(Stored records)
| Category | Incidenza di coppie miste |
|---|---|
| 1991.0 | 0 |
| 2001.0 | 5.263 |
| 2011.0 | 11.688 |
--
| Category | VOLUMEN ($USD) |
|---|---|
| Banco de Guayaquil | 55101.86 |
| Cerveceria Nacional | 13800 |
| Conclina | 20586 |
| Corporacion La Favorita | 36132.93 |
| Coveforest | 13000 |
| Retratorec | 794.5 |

### Instructions for the task
Nothing but lines that contain "Category" should appear in the answer. Copy each from the records.

### Response
| Category | Incidenza di coppie miste |
| Category | VOLUMEN ($USD) |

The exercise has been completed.